The forces will recuperate and prepare for future operations while a significant number remain elsewhere in Gaza, said Israeli military officials.

The 98th paratroopers division operated around Khan Younis, a Hamas stronghold that has been Israel’s main focus in recent months.

Israel has vowed a ground offensive on the southernmost Gaza city of Rafah, considered Hamas’s last stronghold, and Prime Minister Benjamin Netanyahu on Sunday told his Cabinet that victory means “elimination of Hamas in the entire Gaza Strip, including Rafah”.

Emergency workers clear the rubble of a building in Damascus destroyed in an Israeli air strike (Sana/AP)

But Rafah shelters some 1.4 million people – more than half of Gaza’s population.
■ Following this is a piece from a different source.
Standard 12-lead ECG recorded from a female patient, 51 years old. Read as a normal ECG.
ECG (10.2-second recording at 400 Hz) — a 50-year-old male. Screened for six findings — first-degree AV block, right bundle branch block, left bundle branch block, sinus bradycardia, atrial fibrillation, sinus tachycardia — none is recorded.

The prospect of an offensive has raised global alarm, including from top ally the US, which has demanded to see a credible plan to protect civilians.

White House national security spokesman John Kirby told ABC the US believes that the partial Israeli withdrawal “is really just about rest and refit for these troops that have been on the ground for four months and not necessarily, that we can tell, indicative of some coming new operation for these troops”.

Israel’s military quietly drew down troops in devastated northern Gaza earlier in the war.

The six-month mark has been met with growing frustration in Israel, where anti-government protests have swelled and anger is mounting over what some see as government inaction to help free about 130 remaining hostages, about a quarter of whom Israel says are dead.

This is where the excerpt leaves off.